“这个……,说起来多亏了黎远师兄。”
……那一日,陈文祺到酆家安排好任思疗伤的一切事宜,便偕同黎远潜入了鄂托克城。很快,他们就打听到阿巴海被贬以及河套三卫城防等情况。黎远在高兴之余,却发现陈文祺心思重重的样子,不禁好奇地问道:
“陈师弟,咱们已经完全探明了鞑靼人的情况,理应高兴才是啊,可你为何似有心事一般?”
“黎师兄有所不知,阿巴海被贬,说明小王子决不肯践约,要收复我大明疆土,来日免不了一战。可我中华最讲究仁至义尽,此去宁夏必定先礼后兵,要差人下书敦促阿巴海献城。想那蛮夷戎狄弃义倍信,我方出使之人性命多半难以保全。故此小弟苦苦思谋,必要想个两全之策才好。”

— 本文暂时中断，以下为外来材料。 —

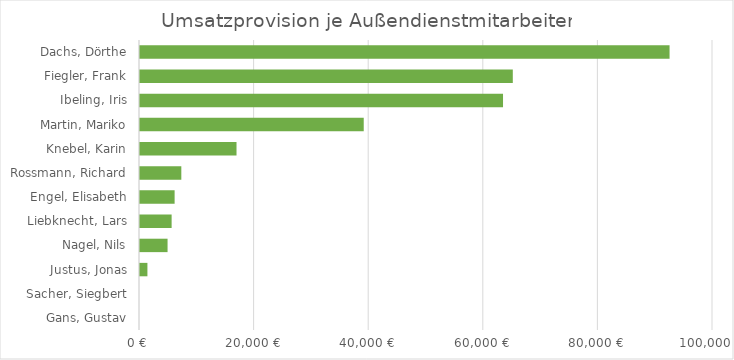
| Category | Series 0 |
|---|---|
| Gans, Gustav | 0 |
| Sacher, Siegbert | 0 |
| Justus, Jonas | 1294.52 |
| Nagel, Nils | 4810.08 |
| Liebknecht, Lars | 5519.14 |
| Engel, Elisabeth | 6040.96 |
| Rossmann, Richard | 7211.42 |
| Knebel, Karin | 16843.92 |
| Martin, Mariko | 39046.35 |
| Ibeling, Iris | 63355.25 |
| Fiegler, Frank | 65061.64 |
| Dachs, Dörthe | 92419.76 |

黎远道:“既然已经知道阿巴海不肯还城,那还讲究什么先礼后兵?直接攻城不就是了?”
陈文祺摇摇头,叹息道:“泱泱中华为礼仪之邦,岂能兴无名之师?”
“这……”黎远一时语塞,想了一会,又说道:“这还不容易?将信函绑在箭杆之上,用强弓射入敌城即可,何必派人下书?”
陈文祺摇摇头,说道:“以箭传书,气势上先输一筹。军中将领多为耿直刚正之士,宁愿为国捐躯,断断不肯折了名节。”
“咳,朝廷中人宁死也要顾及颜面,不如江湖中人通权达变……” 黎远感慨一声,复又问道:“陈师弟可曾想出两全之策?”
“小弟愚钝,一筹莫展。”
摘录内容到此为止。